A former patient advocate at Duke Health is suing Duke for employment discrimination due to disability, under the Americans with Disabilities Act.

The plaintiff, Jon Davidson, filed the suit against Duke Nov. 12. Davidson, who requested a trial by jury, formerly worked for Duke as a patient advocate and was diagnosed with Parkinson’s disease while working in 2015, according to the filing. 

Davidson’s complaint accuses Duke of discriminating on the basis of Davidson’s disability when it terminated him in 2019.

Michael Schoenfeld, vice president for public affairs and government relations, wrote in an email that Duke does not comment on pending litigation and “will respond through the courts.” 

The complaint states that in 2018, Davidson notified Duke that he would need an accommodation for his “limited ability to keep track of deadlines and remember projects” resulting from his disability. 

He requested that Duke modify his case management system—on Excel—“to account for his memory issues.” Duke allegedly rejected this accommodation as “unreasonable” but provided him with a one-day Excel class.

Davidson’s complaint also states that he requested that his supervisor, Sanne Henninger, currently director of patient experience at Duke’s Private Diagnostic Clinic, send all deadlines by calendar invite on Outlook, which Duke agreed to. 

According to his complaint, Davidson then informed Duke multiple times since then that the provided accommodations were insufficient and that he needed “more assistance meeting his deadlines due to his disability.” He also told Duke that Henninger was “inconsistent about sending reminders.”

Henninger did not respond to multiple requests for comment for this article. 

Davidson claims that Duke “did not provide or propose any additional accommodations to address the job-related limitation caused by [Davidson’s] disability.” These additional accommodations could have included additional time to complete lower-priority projects, according to the complaint.

Duke terminated Davidson “on or about” Feb. 8, 2019. The complaint claims that the reason for his termination—as allegedly told to Davison by Henninger—was that he “forgot to update a patient call log after agreeing to do so.” Davidson asserts that he had done so.

Duke then replaced Davidson with an employee without a disability in violation of the ADA, the complaint alleges.
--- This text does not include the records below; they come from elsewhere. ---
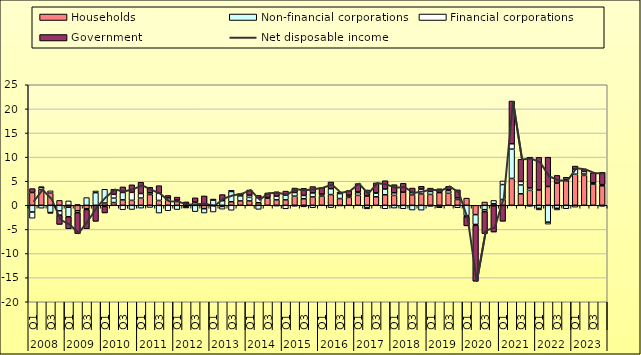
| Category | Households | Non-financial corporations | Financial corporations | Government |
|---|---|---|---|---|
| 0 | 2.66 | -1.39 | -1.29 | 0.81 |
| 1 | 3.26 | -0.6 | 0.45 | 0.14 |
| 2 | 2.53 | -1.5 | 0.47 | -0.13 |
| 3 | 1.02 | -1.13 | -0.9 | -1.93 |
| 4 | -0.39 | -1.98 | 0.91 | -2.5 |
| 5 | -1.13 | 0.16 | -0.4 | -4.34 |
| 6 | -0.74 | 1.6 | -0.13 | -3.98 |
| 7 | -0.01 | 2.62 | 0.35 | -3.31 |
| 8 | 0.48 | 2.85 | -0.24 | -1.34 |
| 9 | 0.57 | 0.91 | 0.79 | 1.06 |
| 10 | 1.13 | 1.53 | -0.91 | 1.16 |
| 11 | 1.03 | -0.87 | 1.65 | 1.57 |
| 12 | 1.5 | -0.59 | 0.94 | 2.33 |
| 13 | 2.23 | 0.35 | -0.45 | 1.17 |
| 14 | 1.01 | -1.61 | 1.48 | 1.58 |
| 15 | 1.02 | 0.52 | -1.12 | 0.5 |
| 16 | 0.91 | -0.88 | 0.17 | 0.62 |
| 17 | -0.32 | -0.24 | 0.36 | 0.35 |
| 18 | 0.03 | -1.31 | 0.61 | 0.92 |
| 19 | -0.7 | -0.9 | 0.29 | 1.66 |
| 20 | -0.04 | 1.08 | -1.35 | 0.22 |
| 21 | -0.24 | 0.96 | -0.56 | 1.27 |
| 22 | 0.74 | 2.12 | -1.03 | 0.25 |
| 23 | 0.91 | 1.08 | 0.05 | 0.39 |
| 24 | 0.91 | 0.74 | 0.46 | 1.07 |
| 25 | 0.53 | -0.84 | 1.06 | 0.46 |
| 26 | 1.49 | 0.08 | 0.05 | 0.95 |
| 27 | 1.13 | 0.78 | -0.16 | 0.9 |
| 28 | 1.13 | 0.98 | -0.73 | 0.84 |
| 29 | 1.9 | 0.76 | -0.2 | 0.92 |
| 30 | 1.36 | 0.69 | -0.32 | 1.47 |
| 31 | 1.74 | 0.83 | -0.5 | 1.32 |
| 32 | 1.9 | 0.15 | 0.27 | 1.36 |
| 33 | 2.23 | 1.22 | -0.48 | 1.38 |
| 34 | 1.4 | 1.03 | -0.13 | 0.32 |
| 35 | 1.63 | 0.11 | 0.36 | 0.97 |
| 36 | 2.06 | 0.56 | 0.16 | 1.73 |
| 37 | 1.93 | -0.48 | -0.26 | 1.25 |
| 38 | 1.77 | 0.75 | 0.06 | 2.07 |
| 39 | 2.19 | 1.19 | -0.71 | 1.72 |
| 40 | 2.06 | -0.58 | 0.53 | 1.69 |
| 41 | 2.71 | -0.72 | 0.01 | 1.85 |
| 42 | 2.14 | -0.98 | 0.47 | 0.97 |
| 43 | 2.35 | -1.01 | 1 | 0.6 |
| 44 | 2.26 | 0.62 | -0.23 | 0.68 |
| 45 | 2.63 | -0.38 | -0.02 | 0.8 |
| 46 | 2.49 | 0.56 | 0.15 | 0.74 |
| 47 | 1.2 | 0.36 | -0.5 | 1.65 |
| 48 | 1.49 | -2.13 | -0.25 | -1.88 |
| 49 | -1.93 | -2.04 | -0.17 | -11.6 |
| 50 | 0.68 | -0.91 | -0.41 | -4.55 |
| 51 | 0.32 | 0.69 | -0.09 | -5.45 |
| 52 | 1.19 | 3.11 | 0.75 | -3.31 |
| 53 | 5.57 | 6.08 | 1.11 | 8.87 |
| 54 | 2.39 | 1.83 | 0.73 | 4.6 |
| 55 | 3.1 | -0.22 | 0.5 | 6.37 |
| 56 | 3.18 | -0.64 | -0.32 | 6.76 |
| 57 | 3.9 | -3.49 | -0.42 | 6.08 |
| 58 | 4.6 | -0.62 | -0.35 | 1.61 |
| 59 | 5.3 | -0.71 | 0.39 | 0.13 |
| 60 | 6.45 | 1.02 | -0.39 | 0.67 |
| 61 | 6.2 | 0.3 | 0.51 | 0.49 |
| 62 | 4.43 | 0.02 | 0.22 | 2.07 |
| 63 | 4.04 | 0.25 | -0.22 | 2.55 |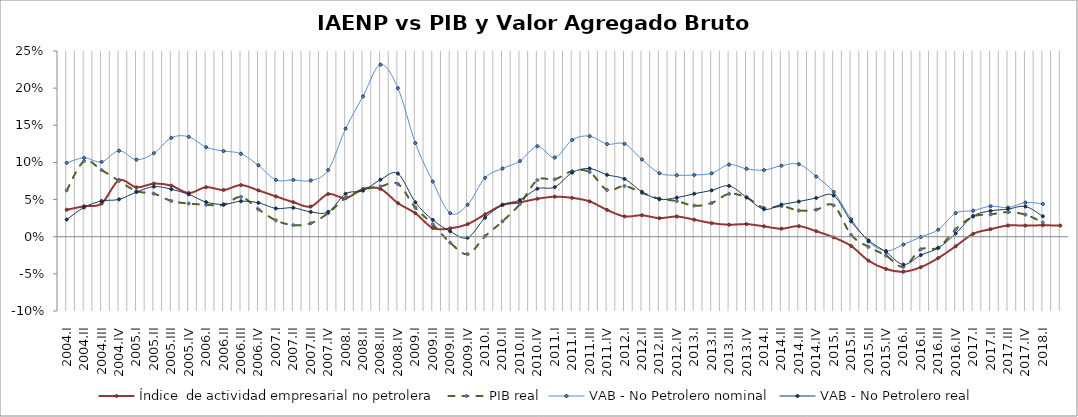
| Category | Índice  de actividad empresarial no petrolera | PIB real | VAB - No Petrolero nominal | VAB - No Petrolero real |
|---|---|---|---|---|
| 2004.I | 0.036 | 0.062 | 0.099 | 0.023 |
| 2004.II | 0.041 | 0.102 | 0.106 | 0.039 |
| 2004.III | 0.045 | 0.09 | 0.101 | 0.048 |
| 2004.IV | 0.076 | 0.075 | 0.116 | 0.05 |
| 2005.I | 0.066 | 0.061 | 0.104 | 0.06 |
| 2005.II | 0.071 | 0.058 | 0.112 | 0.067 |
| 2005.III | 0.069 | 0.048 | 0.133 | 0.064 |
| 2005.IV | 0.059 | 0.045 | 0.134 | 0.057 |
| 2006.I | 0.067 | 0.043 | 0.121 | 0.047 |
| 2006.II | 0.063 | 0.043 | 0.115 | 0.044 |
| 2006.III | 0.07 | 0.054 | 0.112 | 0.048 |
| 2006.IV | 0.062 | 0.037 | 0.096 | 0.046 |
| 2007.I | 0.054 | 0.022 | 0.076 | 0.038 |
| 2007.II | 0.047 | 0.016 | 0.076 | 0.039 |
| 2007.III | 0.041 | 0.018 | 0.076 | 0.033 |
| 2007.IV | 0.057 | 0.032 | 0.09 | 0.033 |
| 2008.I | 0.052 | 0.052 | 0.146 | 0.058 |
| 2008.II | 0.064 | 0.063 | 0.189 | 0.062 |
| 2008.III | 0.064 | 0.068 | 0.232 | 0.077 |
| 2008.IV | 0.045 | 0.071 | 0.2 | 0.085 |
| 2009.I | 0.032 | 0.039 | 0.126 | 0.046 |
| 2009.II | 0.012 | 0.017 | 0.074 | 0.023 |
| 2009.III | 0.011 | -0.008 | 0.032 | 0.007 |
| 2009.IV | 0.017 | -0.023 | 0.043 | -0.001 |
| 2010.I | 0.03 | 0.001 | 0.079 | 0.025 |
| 2010.II | 0.043 | 0.021 | 0.092 | 0.043 |
| 2010.III | 0.046 | 0.044 | 0.102 | 0.049 |
| 2010.IV | 0.051 | 0.076 | 0.122 | 0.065 |
| 2011.I | 0.054 | 0.077 | 0.107 | 0.067 |
| 2011.II | 0.052 | 0.088 | 0.13 | 0.086 |
| 2011.III | 0.048 | 0.087 | 0.135 | 0.092 |
| 2011.IV | 0.036 | 0.063 | 0.125 | 0.083 |
| 2012.I | 0.027 | 0.068 | 0.125 | 0.078 |
| 2012.II | 0.029 | 0.059 | 0.104 | 0.06 |
| 2012.III | 0.025 | 0.051 | 0.085 | 0.05 |
| 2012.IV | 0.027 | 0.048 | 0.083 | 0.053 |
| 2013.I | 0.023 | 0.042 | 0.083 | 0.058 |
| 2013.II | 0.018 | 0.045 | 0.085 | 0.062 |
| 2013.III | 0.016 | 0.058 | 0.097 | 0.068 |
| 2013.IV | 0.017 | 0.053 | 0.091 | 0.053 |
| 2014.I | 0.014 | 0.039 | 0.09 | 0.037 |
| 2014.II | 0.011 | 0.041 | 0.096 | 0.043 |
| 2014.III | 0.014 | 0.035 | 0.098 | 0.047 |
| 2014.IV | 0.007 | 0.036 | 0.081 | 0.052 |
| 2015.I | -0.001 | 0.042 | 0.06 | 0.055 |
| 2015.II | -0.012 | 0.002 | 0.024 | 0.021 |
| 2015.III | -0.032 | -0.014 | -0.006 | -0.005 |
| 2015.IV | -0.043 | -0.025 | -0.019 | -0.02 |
| 2016.I | -0.047 | -0.04 | -0.011 | -0.037 |
| 2016.II | -0.041 | -0.017 | 0 | -0.025 |
| 2016.III | -0.029 | -0.015 | 0.009 | -0.015 |
| 2016.IV | -0.013 | 0.01 | 0.032 | 0.004 |
| 2017.I | 0.004 | 0.027 | 0.035 | 0.028 |
| 2017.II | 0.01 | 0.03 | 0.041 | 0.035 |
| 2017.III | 0.015 | 0.033 | 0.039 | 0.037 |
| 2017.IV | 0.015 | 0.03 | 0.046 | 0.041 |
| 2018.I | 0.015 | 0.019 | 0.044 | 0.027 |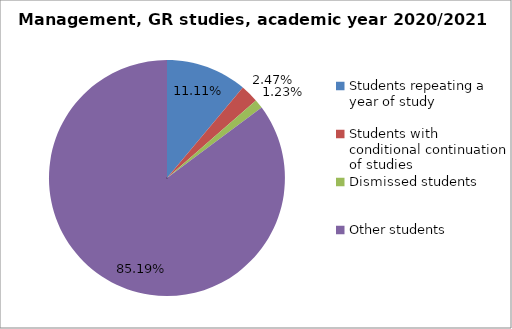
| Category | Series 0 |
|---|---|
| Students repeating a year of study | 9 |
| Students with conditional continuation of studies | 2 |
| Dismissed students | 1 |
| Other students | 69 |

It adds that the circumstances of Davidson’s termination show that Duke’s adverse action “was discrimination on the basis of [Davidson’s] disability.” 

His complaint requests that the court find Duke, who is subject to the requirements of the ADA, in violation of Davidson’s rights set forth in the ADA.

It also asks the court to grant Davidson, who was a qualified employee with a disability under the ADA, full back pay plus interest, front pay, compensatory damages, punitive damages, reasonable attorney fees, and costs in accordance with the ADA.